Original address: http://tech.meituan.com/hive-sql-to-mapreduce.html

Hive SQL Compilation process

Contact Us

The content source of this page is from Internet, which doesn't represent Alibaba Cloud's opinion; products and services mentioned on that page don't have any relationship with Alibaba Cloud. If the content of the page makes you feel confusing, please write us an email, we will handle the problem within 5 days after receiving your email.

If you find any instances of plagiarism from the community, please send an email to: info-contact@alibabacloud.com and provide relevant evidence. A staff member will contact you within 5 working days.

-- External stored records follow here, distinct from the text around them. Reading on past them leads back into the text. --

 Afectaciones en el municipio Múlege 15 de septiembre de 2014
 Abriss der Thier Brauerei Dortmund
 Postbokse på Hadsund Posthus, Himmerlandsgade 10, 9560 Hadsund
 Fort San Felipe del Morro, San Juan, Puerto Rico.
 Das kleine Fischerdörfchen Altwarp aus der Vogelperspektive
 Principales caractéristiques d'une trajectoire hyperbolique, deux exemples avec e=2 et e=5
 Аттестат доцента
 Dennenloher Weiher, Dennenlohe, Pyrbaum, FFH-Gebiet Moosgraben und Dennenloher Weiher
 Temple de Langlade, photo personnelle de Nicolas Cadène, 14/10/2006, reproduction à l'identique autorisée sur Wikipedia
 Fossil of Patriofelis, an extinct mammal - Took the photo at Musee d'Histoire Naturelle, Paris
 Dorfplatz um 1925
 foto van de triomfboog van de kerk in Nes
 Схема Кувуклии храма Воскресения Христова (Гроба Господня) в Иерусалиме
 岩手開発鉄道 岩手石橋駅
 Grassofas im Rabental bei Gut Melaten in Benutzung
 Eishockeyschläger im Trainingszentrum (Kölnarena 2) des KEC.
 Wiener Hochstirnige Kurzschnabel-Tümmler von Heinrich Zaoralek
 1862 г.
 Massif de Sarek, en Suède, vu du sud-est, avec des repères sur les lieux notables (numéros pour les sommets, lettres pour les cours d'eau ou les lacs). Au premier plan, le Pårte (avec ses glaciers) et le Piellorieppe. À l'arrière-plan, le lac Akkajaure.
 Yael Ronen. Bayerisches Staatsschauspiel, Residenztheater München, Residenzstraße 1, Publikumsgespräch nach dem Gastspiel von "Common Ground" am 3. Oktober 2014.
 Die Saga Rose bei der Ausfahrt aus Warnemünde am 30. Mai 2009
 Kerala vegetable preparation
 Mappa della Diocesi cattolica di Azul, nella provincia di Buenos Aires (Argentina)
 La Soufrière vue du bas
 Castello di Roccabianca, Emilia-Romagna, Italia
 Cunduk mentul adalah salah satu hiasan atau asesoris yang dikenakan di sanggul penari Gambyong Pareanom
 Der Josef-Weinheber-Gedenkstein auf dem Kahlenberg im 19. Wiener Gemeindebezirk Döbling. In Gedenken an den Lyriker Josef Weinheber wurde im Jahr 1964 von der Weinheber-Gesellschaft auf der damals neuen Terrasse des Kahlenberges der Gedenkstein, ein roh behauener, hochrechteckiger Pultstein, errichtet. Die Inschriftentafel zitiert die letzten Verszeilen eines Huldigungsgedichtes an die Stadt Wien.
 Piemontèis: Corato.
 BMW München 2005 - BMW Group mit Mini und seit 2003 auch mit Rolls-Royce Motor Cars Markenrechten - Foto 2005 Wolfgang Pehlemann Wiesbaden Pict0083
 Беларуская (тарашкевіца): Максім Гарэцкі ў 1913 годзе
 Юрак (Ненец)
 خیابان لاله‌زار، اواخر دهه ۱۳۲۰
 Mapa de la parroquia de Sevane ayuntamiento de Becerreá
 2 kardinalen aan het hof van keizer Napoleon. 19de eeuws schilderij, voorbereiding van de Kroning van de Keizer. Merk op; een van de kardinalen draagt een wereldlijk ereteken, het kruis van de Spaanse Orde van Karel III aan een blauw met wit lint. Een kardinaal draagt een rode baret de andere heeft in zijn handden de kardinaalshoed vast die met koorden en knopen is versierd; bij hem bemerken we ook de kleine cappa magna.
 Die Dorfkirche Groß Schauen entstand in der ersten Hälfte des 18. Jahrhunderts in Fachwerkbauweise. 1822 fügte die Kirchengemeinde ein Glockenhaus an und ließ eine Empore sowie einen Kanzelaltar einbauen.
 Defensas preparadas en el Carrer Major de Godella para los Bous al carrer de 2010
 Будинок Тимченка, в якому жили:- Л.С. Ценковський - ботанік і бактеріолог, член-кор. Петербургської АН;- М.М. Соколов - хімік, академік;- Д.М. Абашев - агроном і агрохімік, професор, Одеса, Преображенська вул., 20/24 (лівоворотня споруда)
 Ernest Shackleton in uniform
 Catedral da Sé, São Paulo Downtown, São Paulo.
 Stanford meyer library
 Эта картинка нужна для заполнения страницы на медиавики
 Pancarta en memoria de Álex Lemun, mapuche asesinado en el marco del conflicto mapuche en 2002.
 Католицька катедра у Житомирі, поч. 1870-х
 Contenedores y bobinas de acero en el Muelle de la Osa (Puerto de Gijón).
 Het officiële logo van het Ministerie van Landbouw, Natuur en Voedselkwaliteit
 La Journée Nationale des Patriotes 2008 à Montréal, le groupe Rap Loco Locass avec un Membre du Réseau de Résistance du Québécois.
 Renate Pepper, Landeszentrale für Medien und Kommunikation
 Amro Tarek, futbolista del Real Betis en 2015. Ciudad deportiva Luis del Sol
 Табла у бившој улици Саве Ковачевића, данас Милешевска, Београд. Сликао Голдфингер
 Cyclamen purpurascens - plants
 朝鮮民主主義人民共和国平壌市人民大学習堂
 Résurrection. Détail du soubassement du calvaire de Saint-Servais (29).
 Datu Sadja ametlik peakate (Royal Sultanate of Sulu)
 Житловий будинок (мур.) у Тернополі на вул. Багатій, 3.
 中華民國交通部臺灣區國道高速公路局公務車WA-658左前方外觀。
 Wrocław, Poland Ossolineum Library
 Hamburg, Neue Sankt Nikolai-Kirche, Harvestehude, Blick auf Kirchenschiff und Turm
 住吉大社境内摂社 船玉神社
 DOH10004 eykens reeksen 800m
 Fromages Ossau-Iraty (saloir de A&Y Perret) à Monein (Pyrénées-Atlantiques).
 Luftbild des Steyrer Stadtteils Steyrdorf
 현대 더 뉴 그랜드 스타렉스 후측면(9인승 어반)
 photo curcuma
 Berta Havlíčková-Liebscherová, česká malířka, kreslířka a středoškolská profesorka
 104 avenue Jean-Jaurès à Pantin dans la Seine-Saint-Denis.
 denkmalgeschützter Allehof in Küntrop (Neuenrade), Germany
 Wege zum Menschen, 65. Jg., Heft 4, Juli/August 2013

A Free Trial That Lets You Build Big!

Start building with 50+ products and up to 12 months usage for Elastic Compute Service

  • Sales Support

    1 on 1 presale consultation

  • After-Sales Support

    24/7 Technical Support 6 Free Tickets per Quarter Faster Response

  • Alibaba Cloud offers highly flexible support services tailored to meet your exact needs.